Singapore & more in numbers

Numbers, data, and statistics made easy

R & Python Tutorial: Get Your Bar Charts in Order

📊 Bar charts are one of the most common methods for displaying data. However, bar charts are not always created optimally. In this post, I’ll share R and Python code that you can use to create accurate, informative and attractive bar charts easily. Specifically, sorting your bars when your data have no natural ordering, which I’ll now explain.

When to use bar charts1

You can use bar charts when you have categorical data, which refers to data that can be categorised into distinct groups. Eye colour, ethnicity, gender, social class, school grades (e.g. A–F) are examples of categorical data.

Categorical data can be further divided into whether they have a natural order or not. Eye colour, ethnicity and gender are examples of categorical data that have no natural ordering. On the other hand, social class and school grades have natural ordering. Take school grades for example: an ‘A’ is better than a ‘B’, which is better than a ‘C’, and so on.

When categorical data have no natural ordering, they should be ordered by size (e.g. category occuring most often first, least often last) as this helps readers scan more information and spot patterns easier.

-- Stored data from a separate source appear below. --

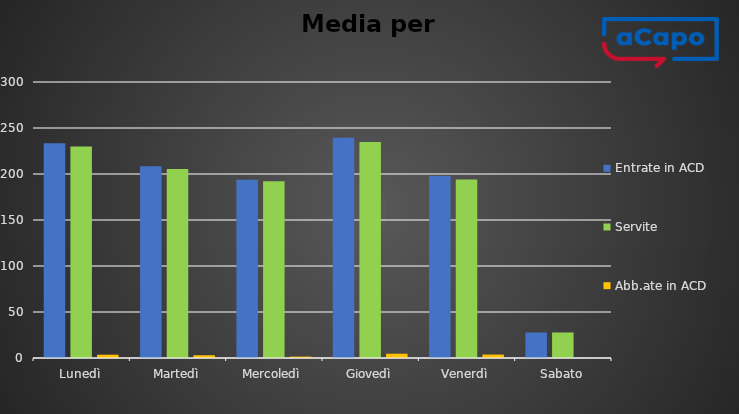
| Category | Entrate in ACD | Servite | Abb.ate in ACD |
|---|---|---|---|
| Lunedì | 233.4 | 229.8 | 3.6 |
| Martedì | 208.5 | 205.5 | 3 |
| Mercoledì | 193.75 | 192.25 | 1.5 |
| Giovedì | 239.333 | 234.667 | 4.667 |
| Venerdì | 197.75 | 194 | 3.75 |
| Sabato | 27.75 | 27.75 | 0 |
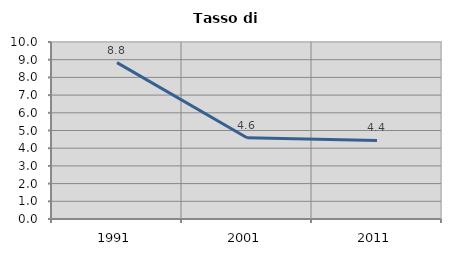
| Category | Tasso di disoccupazione   |
|---|---|
| 1991.0 | 8.835 |
| 2001.0 | 4.587 |
| 2011.0 | 4.438 |
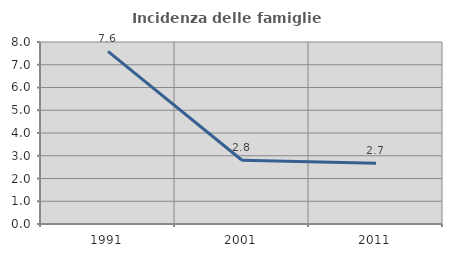
| Category | Incidenza delle famiglie numerose |
|---|---|
| 1991.0 | 7.59 |
| 2001.0 | 2.801 |
| 2011.0 | 2.665 |
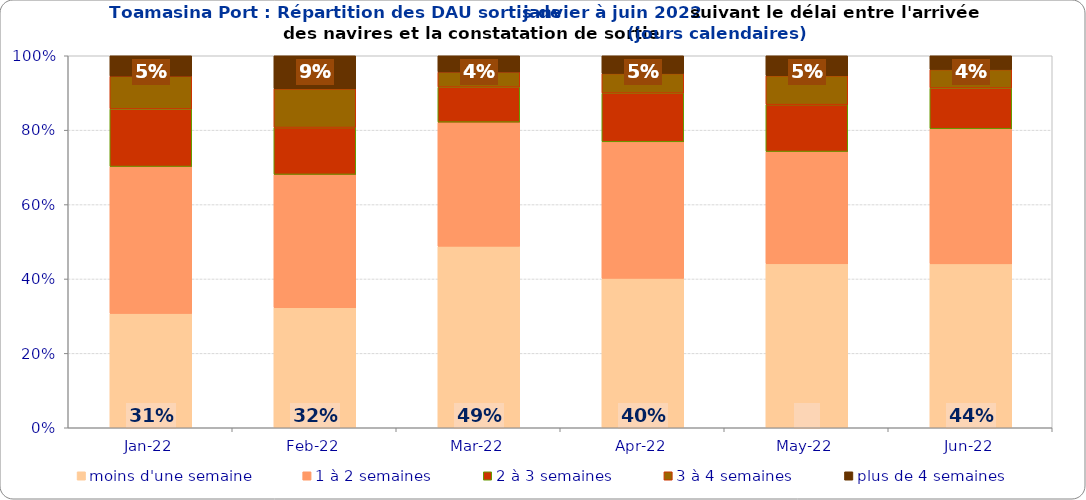
| Category | moins d'une semaine | 1 à 2 semaines | 2 à 3 semaines | 3 à 4 semaines | plus de 4 semaines |
|---|---|---|---|---|---|
| 2022-01-01 | 0.307 | 0.395 | 0.155 | 0.088 | 0.055 |
| 2022-02-01 | 0.323 | 0.358 | 0.126 | 0.104 | 0.089 |
| 2022-03-01 | 0.488 | 0.334 | 0.094 | 0.041 | 0.044 |
| 2022-04-01 | 0.402 | 0.367 | 0.131 | 0.053 | 0.048 |
| 2022-05-01 | 0.441 | 0.302 | 0.126 | 0.078 | 0.054 |
| 2022-06-01 | 0.441 | 0.363 | 0.109 | 0.05 | 0.037 |
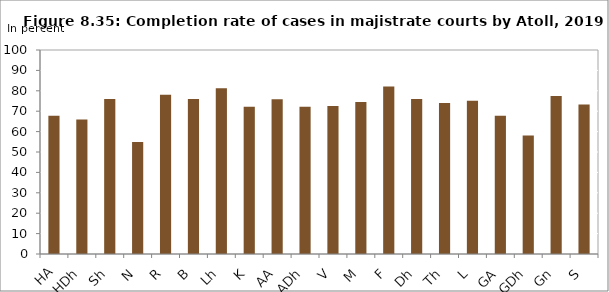
| Category | Series 0 |
|---|---|
| HA | 67.79 |
| HDh | 65.947 |
| Sh | 76.03 |
| N | 54.926 |
| R | 78.01 |
| B | 75.973 |
| Lh | 81.281 |
| K | 72.198 |
| AA | 75.849 |
| ADh | 72.12 |
| V | 72.581 |
| M | 74.51 |
| F | 82.114 |
| Dh | 75.954 |
| Th | 74.007 |
| L | 75.164 |
| GA | 67.745 |
| GDh | 58.08 |
| Gn | 77.476 |
| S | 73.333 |
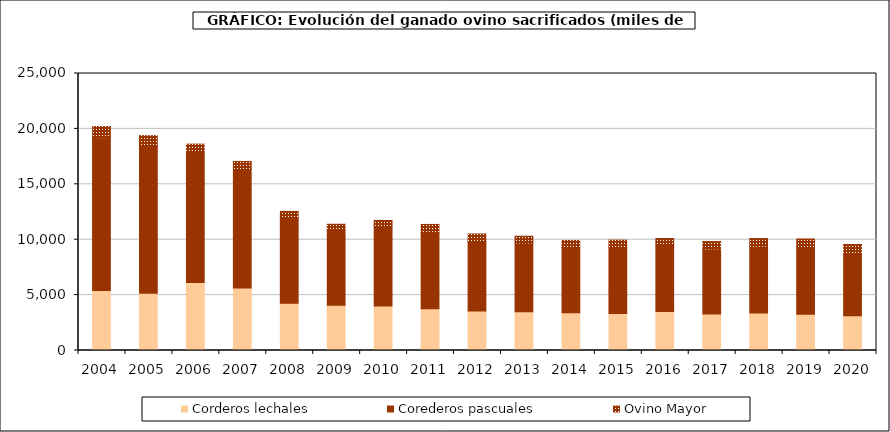
| Category | Corderos lechales | Corederos pascuales | Ovino Mayor |
|---|---|---|---|
| 2004.0 | 5404.652 | 13795.131 | 1014.334 |
| 2005.0 | 5162.599 | 13334.056 | 894.122 |
| 2006.0 | 6135.816 | 11899.5 | 588.049 |
| 2007.0 | 5636.95 | 10753.897 | 671.584 |
| 2008.0 | 4274.009 | 7680.583 | 601.312 |
| 2009.0 | 4077.718 | 6912.598 | 401.948 |
| 2010.0 | 4025.011 | 7225.191 | 485.795 |
| 2011.0 | 3766.943 | 6823.433 | 786.919 |
| 2012.0 | 3554.891 | 6323.737 | 640.04 |
| 2013.0 | 3505.325 | 6199.853 | 606.859 |
| 2014.0 | 3401.013 | 5885.403 | 641.775 |
| 2015.0 | 3343.808 | 6007.202 | 609.166 |
| 2016.0 | 3523.522 | 5979.25 | 609.555 |
| 2017.0 | 3300.962 | 5860.838 | 671.326 |
| 2018.0 | 3387.073 | 6019.548 | 699.086 |
| 2019.0 | 3280.557 | 6058.916 | 720.572 |
| 2020.0 | 3146.831 | 5648.74 | 768.108 |
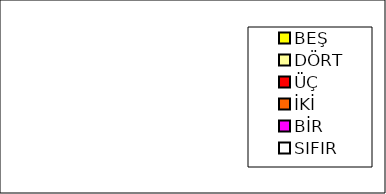
| Category | Series 0 |
|---|---|
| BEŞ | 0 |
| DÖRT | 0 |
| ÜÇ | 0 |
| İKİ | 0 |
| BİR | 0 |
| SIFIR | 0 |
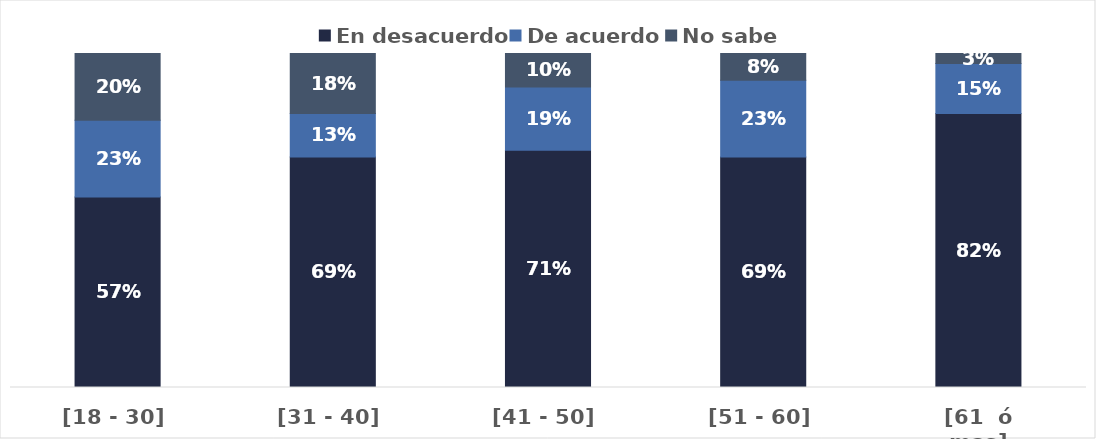
| Category | En desacuerdo | De acuerdo | No sabe |
|---|---|---|---|
| [18 - 30] | 0.57 | 0.23 | 0.2 |
| [31 - 40] | 0.69 | 0.13 | 0.18 |
| [41 - 50] | 0.71 | 0.19 | 0.1 |
| [51 - 60] | 0.69 | 0.23 | 0.08 |
| [61  ó mas] | 0.82 | 0.15 | 0.03 |
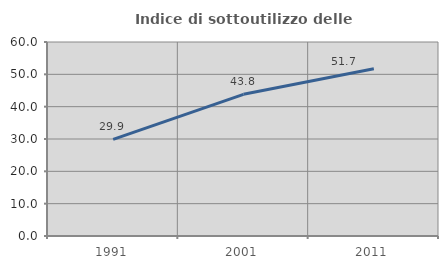
| Category | Indice di sottoutilizzo delle abitazioni  |
|---|---|
| 1991.0 | 29.883 |
| 2001.0 | 43.816 |
| 2011.0 | 51.701 |
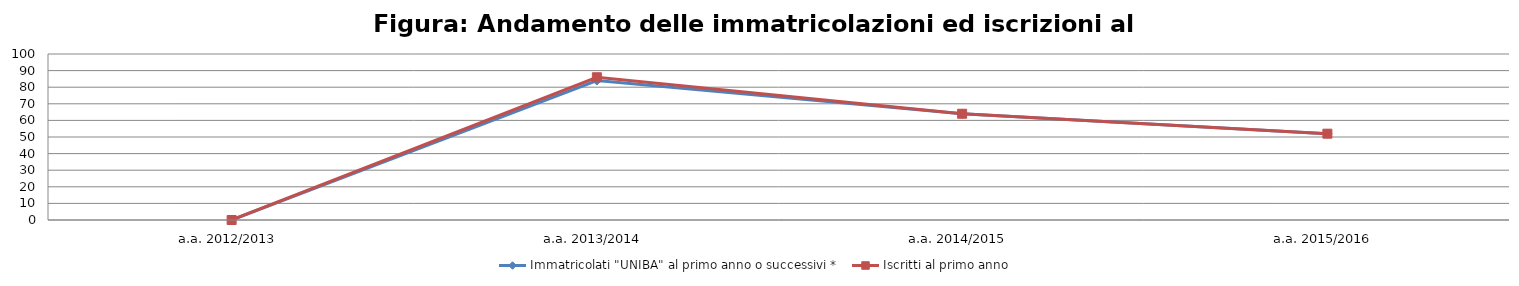
| Category | Immatricolati "UNIBA" al primo anno o successivi * | Iscritti al primo anno  |
|---|---|---|
| a.a. 2012/2013 | 0 | 0 |
| a.a. 2013/2014 | 84 | 86 |
| a.a. 2014/2015 | 64 | 64 |
| a.a. 2015/2016 | 52 | 52 |
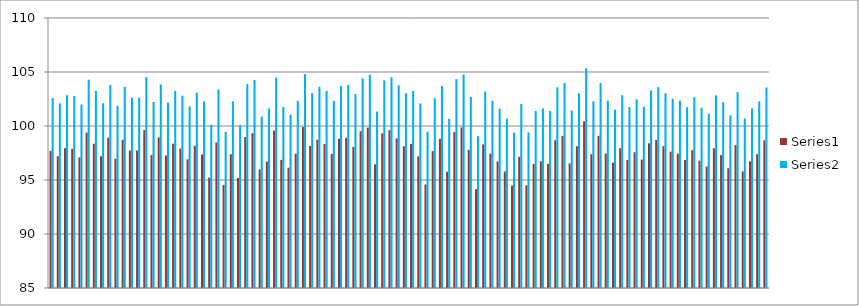
| Category | Series 1 | Series 2 |
|---|---|---|
| 0 | 97.689 | 102.589 |
| 1 | 97.193 | 102.093 |
| 2 | 97.941 | 102.84 |
| 3 | 97.881 | 102.78 |
| 4 | 97.093 | 101.992 |
| 5 | 99.393 | 104.293 |
| 6 | 98.355 | 103.254 |
| 7 | 97.203 | 102.103 |
| 8 | 98.915 | 103.815 |
| 9 | 96.975 | 101.875 |
| 10 | 98.72 | 103.62 |
| 11 | 97.723 | 102.623 |
| 12 | 97.728 | 102.628 |
| 13 | 99.627 | 104.527 |
| 14 | 97.321 | 102.221 |
| 15 | 98.946 | 103.846 |
| 16 | 97.271 | 102.17 |
| 17 | 98.36 | 103.26 |
| 18 | 97.908 | 102.808 |
| 19 | 96.917 | 101.817 |
| 20 | 98.176 | 103.076 |
| 21 | 97.367 | 102.267 |
| 22 | 95.227 | 100.127 |
| 23 | 98.479 | 103.379 |
| 24 | 94.542 | 99.441 |
| 25 | 97.383 | 102.283 |
| 26 | 95.186 | 100.085 |
| 27 | 98.981 | 103.881 |
| 28 | 99.354 | 104.254 |
| 29 | 95.98 | 100.88 |
| 30 | 96.716 | 101.616 |
| 31 | 99.571 | 104.471 |
| 32 | 96.865 | 101.765 |
| 33 | 96.143 | 101.042 |
| 34 | 97.443 | 102.343 |
| 35 | 99.907 | 104.807 |
| 36 | 98.147 | 103.047 |
| 37 | 98.729 | 103.629 |
| 38 | 98.349 | 103.249 |
| 39 | 97.419 | 102.319 |
| 40 | 98.82 | 103.72 |
| 41 | 98.908 | 103.807 |
| 42 | 98.064 | 102.964 |
| 43 | 99.522 | 104.422 |
| 44 | 99.848 | 104.748 |
| 45 | 96.445 | 101.345 |
| 46 | 99.322 | 104.222 |
| 47 | 99.611 | 104.511 |
| 48 | 98.86 | 103.76 |
| 49 | 98.122 | 103.022 |
| 50 | 98.346 | 103.246 |
| 51 | 97.191 | 102.091 |
| 52 | 94.584 | 99.484 |
| 53 | 97.672 | 102.572 |
| 54 | 98.808 | 103.708 |
| 55 | 95.766 | 100.666 |
| 56 | 99.437 | 104.337 |
| 57 | 99.871 | 104.771 |
| 58 | 97.792 | 102.692 |
| 59 | 94.15 | 99.05 |
| 60 | 98.291 | 103.191 |
| 61 | 97.446 | 102.346 |
| 62 | 96.719 | 101.619 |
| 63 | 95.787 | 100.687 |
| 64 | 94.495 | 99.394 |
| 65 | 97.139 | 102.039 |
| 66 | 94.509 | 99.409 |
| 67 | 96.491 | 101.391 |
| 68 | 96.727 | 101.627 |
| 69 | 96.492 | 101.392 |
| 70 | 98.688 | 103.588 |
| 71 | 99.091 | 103.99 |
| 72 | 96.535 | 101.435 |
| 73 | 98.128 | 103.028 |
| 74 | 100.442 | 105.342 |
| 75 | 97.385 | 102.285 |
| 76 | 99.088 | 103.988 |
| 77 | 97.449 | 102.348 |
| 78 | 96.609 | 101.509 |
| 79 | 97.945 | 102.845 |
| 80 | 96.862 | 101.762 |
| 81 | 97.565 | 102.465 |
| 82 | 96.89 | 101.79 |
| 83 | 98.396 | 103.296 |
| 84 | 98.699 | 103.599 |
| 85 | 98.137 | 103.037 |
| 86 | 97.625 | 102.525 |
| 87 | 97.436 | 102.336 |
| 88 | 96.845 | 101.745 |
| 89 | 97.765 | 102.665 |
| 90 | 96.787 | 101.687 |
| 91 | 96.249 | 101.149 |
| 92 | 97.931 | 102.831 |
| 93 | 97.309 | 102.209 |
| 94 | 96.089 | 100.989 |
| 95 | 98.235 | 103.135 |
| 96 | 95.798 | 100.698 |
| 97 | 96.733 | 101.633 |
| 98 | 97.385 | 102.285 |
| 99 | 98.675 | 103.575 |
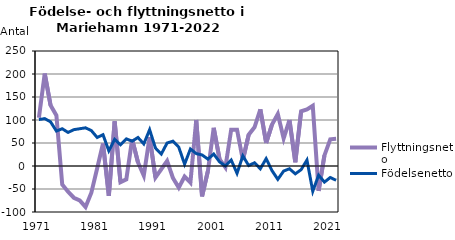
| Category | Flyttningsnetto | Födelsenetto |
|---|---|---|
| 1971 | 105 | 101 |
| 1972 | 201 | 103 |
| 1973 | 132 | 96 |
| 1974 | 110 | 76 |
| 1975 | -40 | 81 |
| 1976 | -56 | 73 |
| 1977 | -69 | 79 |
| 1978 | -75 | 81 |
| 1979 | -89 | 83 |
| 1980 | -58 | 77 |
| 1981 | -5 | 62 |
| 1982 | 49 | 68 |
| 1983 | -65 | 33 |
| 1984 | 97 | 58 |
| 1985 | -35 | 46 |
| 1986 | -29 | 59 |
| 1987 | 58 | 54 |
| 1988 | 8 | 62 |
| 1989 | -21 | 48 |
| 1990 | 63 | 79 |
| 1991 | -25 | 39 |
| 1992 | -7 | 26 |
| 1993 | 11 | 50 |
| 1994 | -26 | 54 |
| 1995 | -47 | 41 |
| 1996 | -23 | 4 |
| 1997 | -36 | 37 |
| 1998 | 100 | 27 |
| 1999 | -66 | 24 |
| 2000 | -11 | 15 |
| 2001 | 83 | 26 |
| 2002 | 15 | 9 |
| 2003 | -3 | 0 |
| 2004 | 79 | 13 |
| 2005 | 79 | -16 |
| 2006 | 13 | 22 |
| 2007 | 68 | 1 |
| 2008 | 84 | 7 |
| 2009 | 123 | -6 |
| 2010 | 50 | 16 |
| 2011 | 90 | -10 |
| 2012 | 113 | -29 |
| 2013 | 60 | -11 |
| 2014 | 100 | -6 |
| 2015 | 8 | -17 |
| 2016 | 119 | -8 |
| 2017 | 123 | 13 |
| 2018 | 131 | -55 |
| 2019 | -54 | -20 |
| 2020 | 23 | -35 |
| 2021 | 58 | -25 |
| 2022 | 59 | -31 |
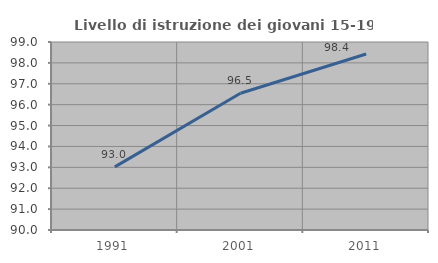
| Category | Livello di istruzione dei giovani 15-19 anni |
|---|---|
| 1991.0 | 93.022 |
| 2001.0 | 96.549 |
| 2011.0 | 98.425 |
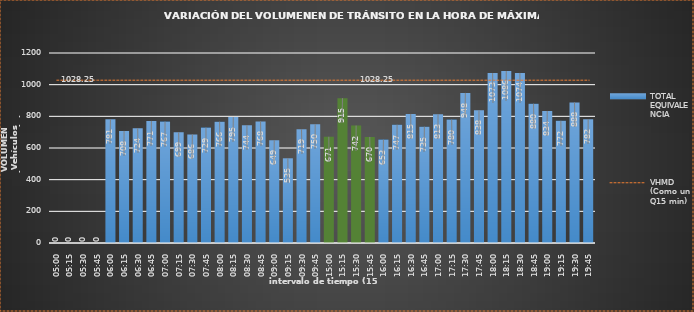
| Category | TOTAL EQUIVALENCIA   |
|---|---|
| 500.0 | 0 |
| 515.0 | 0 |
| 530.0 | 0 |
| 545.0 | 0 |
| 600.0 | 781 |
| 615.0 | 708 |
| 630.0 | 724 |
| 645.0 | 771 |
| 700.0 | 767 |
| 715.0 | 699 |
| 730.0 | 686 |
| 745.0 | 729 |
| 800.0 | 766 |
| 815.0 | 795 |
| 830.0 | 744 |
| 845.0 | 768 |
| 900.0 | 649 |
| 915.0 | 535 |
| 930.0 | 719 |
| 945.0 | 750 |
| 1500.0 | 671 |
| 1515.0 | 915 |
| 1530.0 | 742 |
| 1545.0 | 670 |
| 1600.0 | 653 |
| 1615.0 | 747 |
| 1630.0 | 815 |
| 1645.0 | 735 |
| 1700.0 | 813 |
| 1715.0 | 780 |
| 1730.0 | 948 |
| 1745.0 | 838 |
| 1800.0 | 1073 |
| 1815.0 | 1086 |
| 1830.0 | 1074 |
| 1845.0 | 880 |
| 1900.0 | 834 |
| 1915.0 | 772 |
| 1930.0 | 888 |
| 1945.0 | 782 |
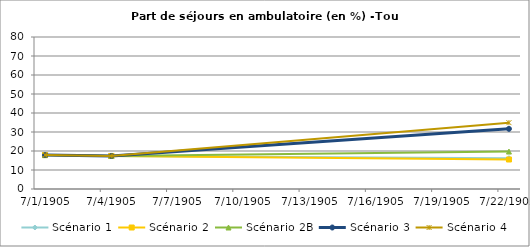
| Category | Scénario 1 | Scénario 2 | Scénario 2B | Scénario 3 | Scénario 4 |
|---|---|---|---|---|---|
| 2009.0 | 17.84 | 17.84 | 17.84 | 17.84 | 17.84 |
| 2012.0 | 17.392 | 17.392 | 17.392 | 17.392 | 17.392 |
| 2030.0 | 16.23 | 15.528 | 19.704 | 31.664 | 34.92 |
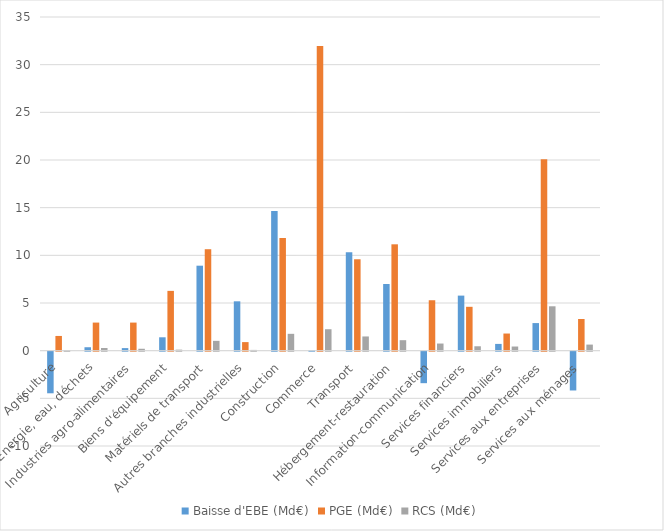
| Category | Baisse d'EBE (Md€) | PGE (Md€) | RCS (Md€) |
|---|---|---|---|
| Agriculture | -4.366 | 1.543 | 0.056 |
| Energie, eau, déchets | 0.36 | 2.946 | 0.281 |
| Industries agro-alimentaires | 0.269 | 2.946 | 0.199 |
| Biens d'équipement | 1.403 | 6.272 | 0.106 |
| Matériels de transport | 8.914 | 10.642 | 1.029 |
| Autres branches industrielles | 5.177 | 0.898 | 0.078 |
| Construction | 14.638 | 11.818 | 1.766 |
| Commerce | 0.052 | 31.949 | 2.249 |
| Transport | 10.323 | 9.589 | 1.49 |
| Hébergement-restauration | 6.991 | 11.156 | 1.099 |
| Information-communication | -3.305 | 5.289 | 0.749 |
| Services financiers | 5.775 | 4.601 | 0.462 |
| Services immobiliers | 0.709 | 1.798 | 0.435 |
| Services aux entreprises | 2.894 | 20.082 | 4.655 |
| Services aux ménages | -4.071 | 3.324 | 0.637 |
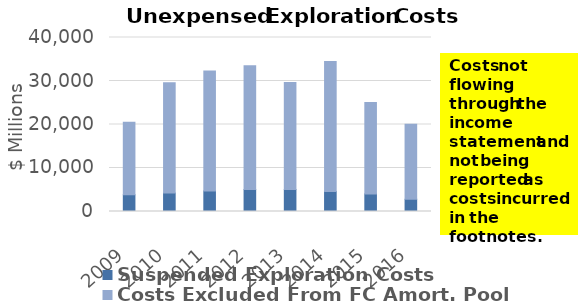
| Category | Suspended Exploration Costs | Costs Excluded From FC Amort. Pool |
|---|---|---|
| 2009 | 3836.206 | 16659 |
| 2010 | 4240.712 | 25351 |
| 2011 | 4715.306 | 27598 |
| 2012 | 5061.077 | 28419.888 |
| 2013 | 5065.356 | 24593.469 |
| 2014 | 4614.884 | 29855 |
| 2015 | 4051.711 | 21002 |
| 2016 | 2808.412 | 17226 |

Order your bar charts easily in R and Python

I will use the US cereal dataset to reproduce some charts from an earlier blogpost on creating effective charts for a business audience that I wrote with my colleague, Rachael Dottle.

I will first create a bar chart with default options, which automatically orders the categories alphabetically, then a bar chart ordered by size, where the bars are arranged in a descending order. A simple tweak in ONE line of code in both R and Python will produce a more attractive and informative chart.

In the code examples below, the data set will be called cereal. The bar chart will have the cereal brand on the horizontal axis and the calories per serving on the vertical axis (termed brand and calories respectively in the code examples below).

R (using ggplot2)

library(ggplot2) #the library you need
ggplot(data = cereal, 
       aes(x = brand, y = calories)) + 
  geom_bar(stat='identity') 

ggplot(data = cereal, 
       aes(x = reorder(brand, -calories), y = calories)) + 
  geom_bar(stat='identity') 

What changed?

In the second line of ggplot, x = brand changed to x = reorder(brand, -calories).

Python (using seaborn)

import seaborn as sns  #the library you need
sns.barplot(x = 'brand', y = 'calories', color='gray', 
            data = cereal)

sns.barplot(x = 'brand', y = 'calories', color='gray', 
            data = cereal.sort_values('calories', ascending=False))

What changed?

In the second line of sns.barplot, data = cereal changed to data = cereal.sort_values('calories', ascending=False).

Summary

It is good practice to arrange your bar chart by how often the categories appear in your data—if the categories have no natural order, e.g. eye colour, gender. The examples above show how this can be done easily in R and Python by tweaking ONE line of code.


  1. For this section, I’ve adapted information from a highly-recommended book: Freeman, J. V., Walters, S. J., Campbell, M. J. 2008. How to display data, British Medical Journal Books.